By about the third shot I was down to forty dollars, and found pocket aces in middle position. I raised the shit to eight and got about 5 calls. Flop came out 6,7,8 all clubs, and both my aces were red. I thought about it and said I better fucking bet to see where Im at, which doesnt make a whole lot of sense in retrospect. I got raised by a very solid player and everyone else folded back to me. I knew I was beat, but I figured the money was right, and called to see the ace of clubs on the turn. Now I was beat by any club, but I at least had outs so I checked and called. River came seven and I bet it out getting called and revealing my riverboat winner on like a 90 dollar pot. Shit was just what the doctor ordered.

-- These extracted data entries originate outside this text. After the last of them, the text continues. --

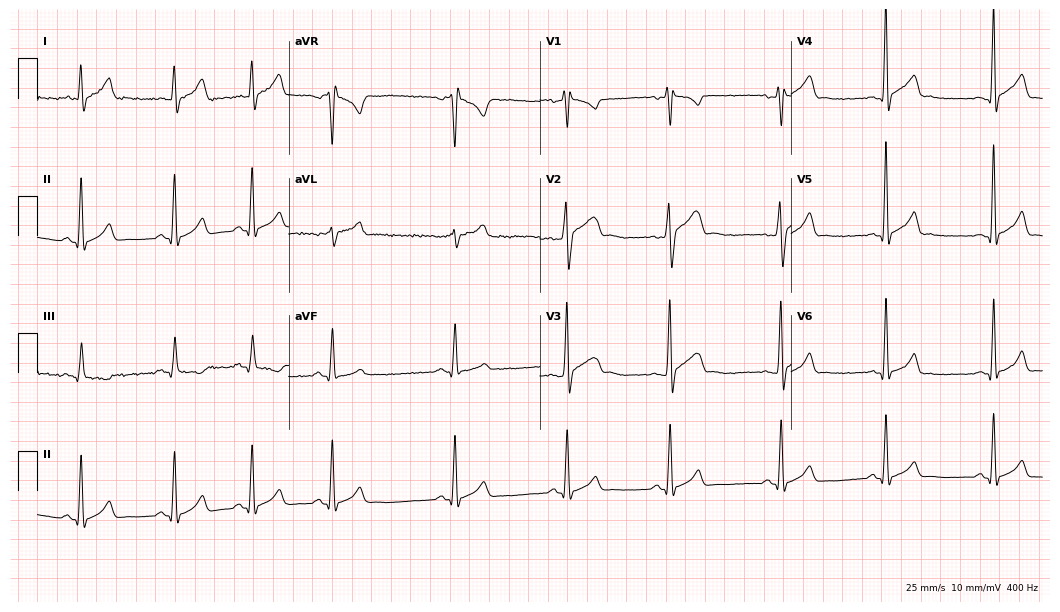
Electrocardiogram, a male, 23 years old. Of the six screened findings (first-degree AV block, right bundle branch block, left bundle branch block, sinus bradycardia, atrial fibrillation, sinus tachycardia), none is recorded.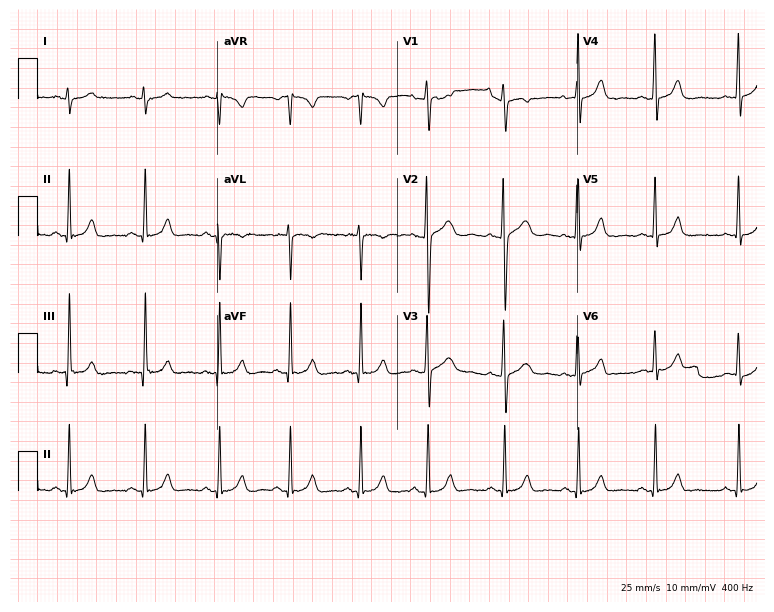
Electrocardiogram, a female, 23 years old. Of the six screened findings (first-degree AV block, right bundle branch block, left bundle branch block, sinus bradycardia, atrial fibrillation, sinus tachycardia), none is recorded.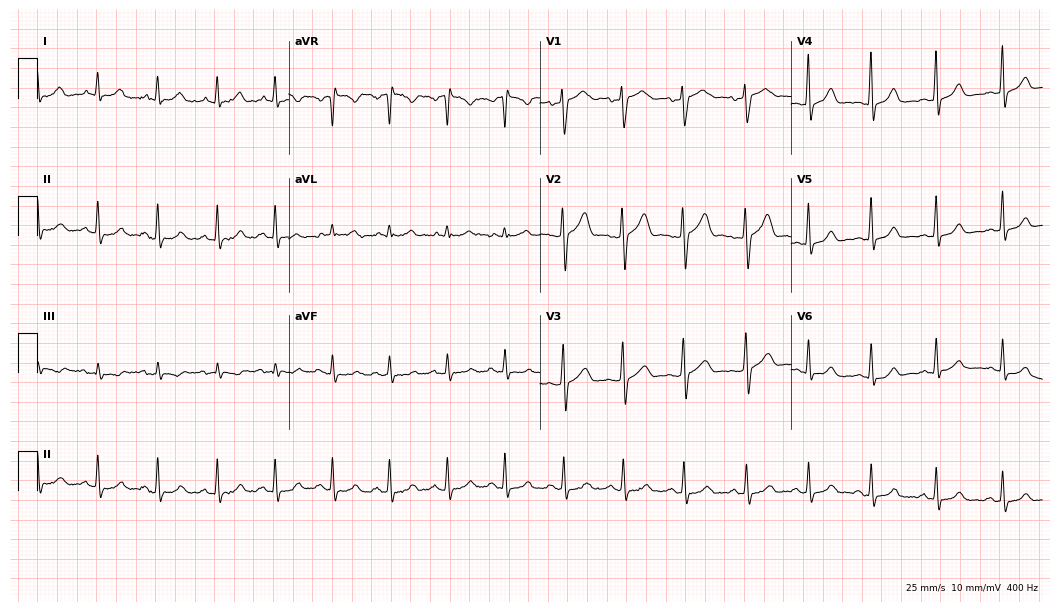
Resting 12-lead electrocardiogram. Patient: a 37-year-old woman. Read as a normal ECG.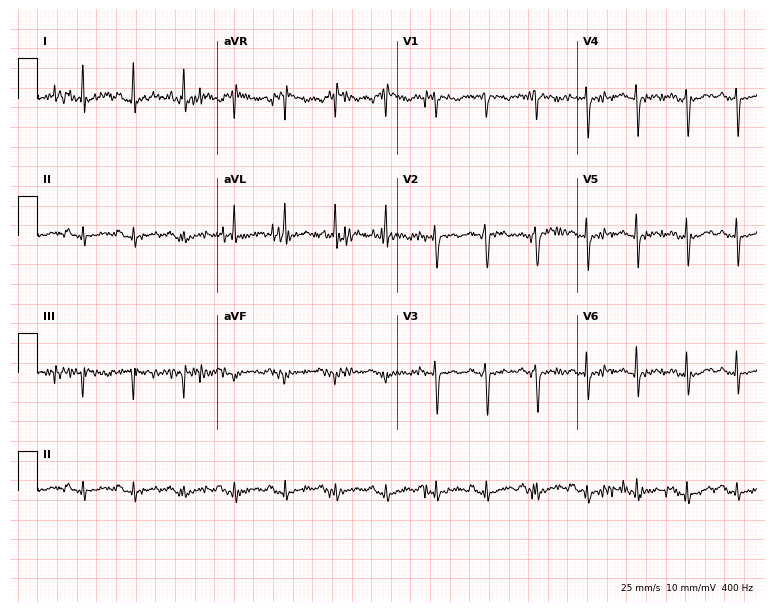
Electrocardiogram, a female, 44 years old. Interpretation includes sinus tachycardia (a sinus rate of 100 beats per minute or more).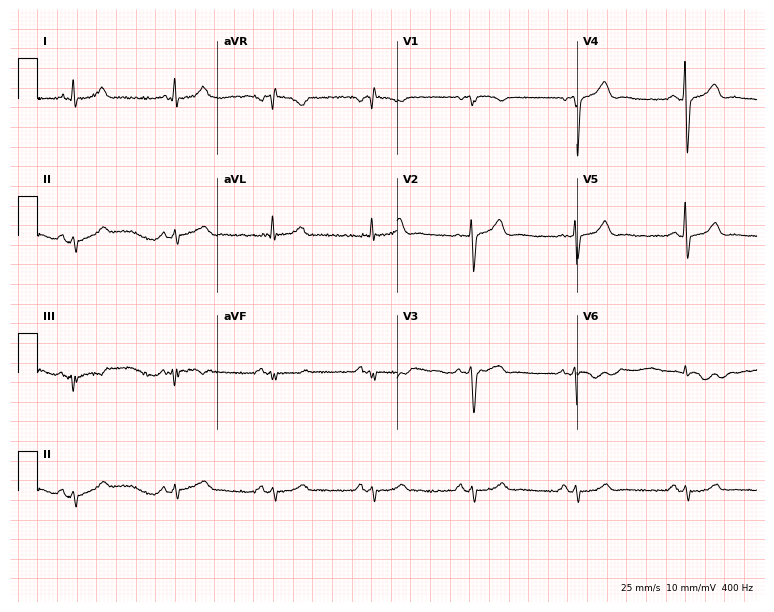
12-lead ECG from a 64-year-old man. No first-degree AV block, right bundle branch block, left bundle branch block, sinus bradycardia, atrial fibrillation or sinus tachycardia recorded for this tracing.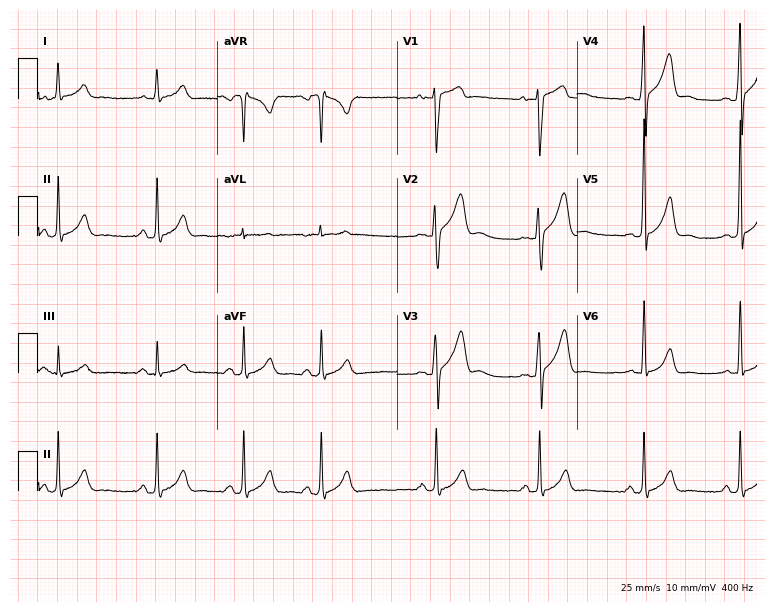
Standard 12-lead ECG recorded from a 23-year-old male patient (7.3-second recording at 400 Hz). Read as a normal ECG.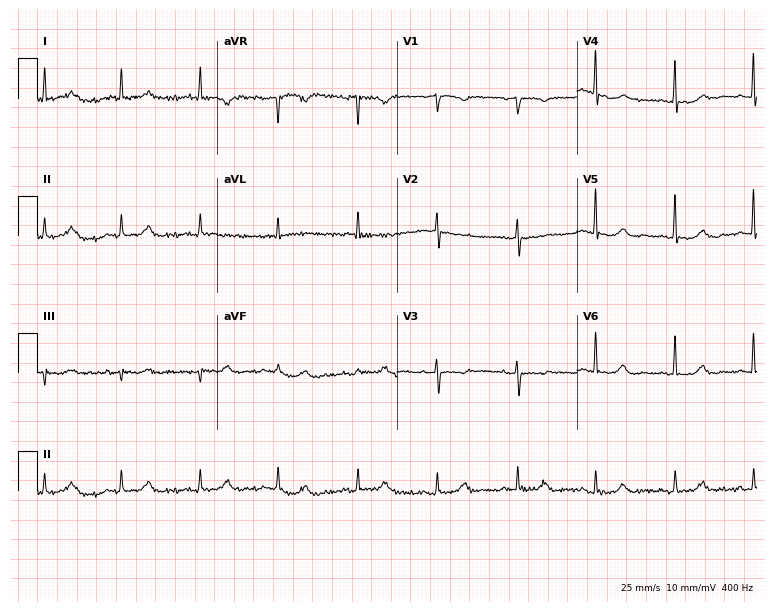
Resting 12-lead electrocardiogram (7.3-second recording at 400 Hz). Patient: an 84-year-old female. Read as a normal ECG.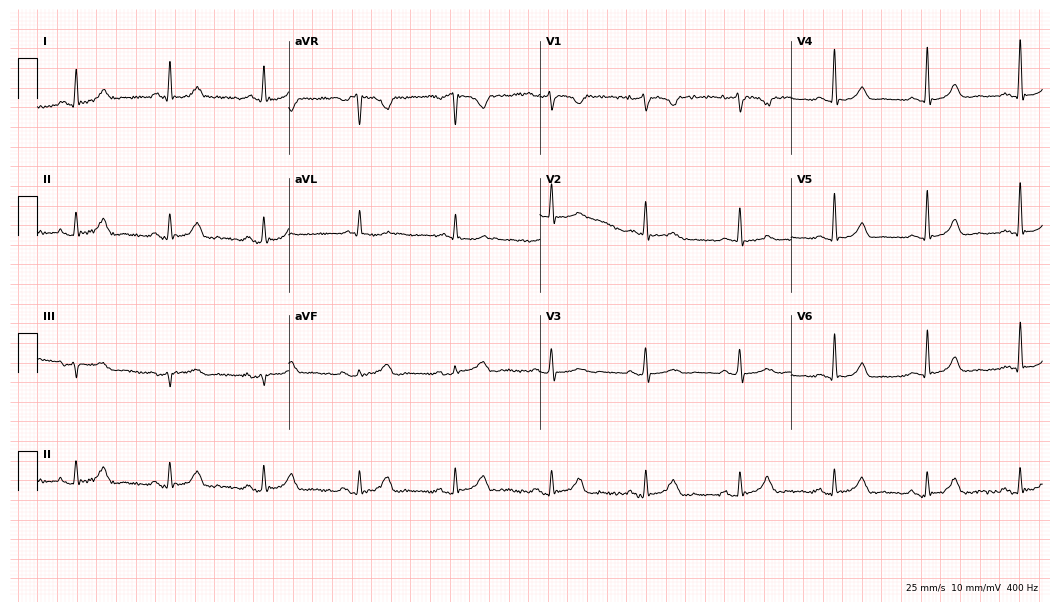
12-lead ECG from a female, 78 years old. Recorded interpretation: within normal limits.

The washington apples had stormed and taken the beach, but they kept deploying ships. I was now in full on jackass mode, playing up the fact that I sucked out on my aces. My roommate Russell came over to look in on a hand when I was on the button, and I showed him 7-8 offsuit, deciding to call an unraised blind. It came 3-4-5 rainbow, so I called with three other guys when someone raised. The turn came miracle six, and I was bet into, which I raised. It got raised back at me, and I bumped and got called. The river came seven and he just called my bet, laying down his seven no kicker. I swooped a huge pot and proceed to raise like 5 of the next seven hands. On two seperate occassions I put in a live straddle and got zero calls. I bet pocket jacks strong the whole way and spiked one on the river to go from fourth to first in the hand. I flopped a flush preflop raising with queen seven spades. I hit a full house with 8-2 off suit after calling a preflop raise. The whole rush I was doing that jackass stalling thing where you say “I think Im gonna….RAISE” and splash your chips out there like some kind of showmen. I also showed two full out bluffs that got laid down to, one of them with 6-2 and no pair. Shits were furious, and I was talking the entire time. “Quit stalling buddy, this is the part where you call even though you know you’re beat then I show a winner take the pot, and you shake your head. If you’re warming up your neck muscles, so be it, otherwise quit wasting everyones time.” He calls, he’s beat, I laugh in his eye, he shakes his head. One of the guys was being perfectly nice all game, and when I was like 8 apples deep, I looked up at him and realized he was down like a hundred since I last checked. I nonchalantly looked at him and said, “Boy, you used to have a bunch more chips.” Eventually, I started giving back a bunch of what Id won, but I still cashed out up a hundred twenty two. Im back dude, Im fucking back.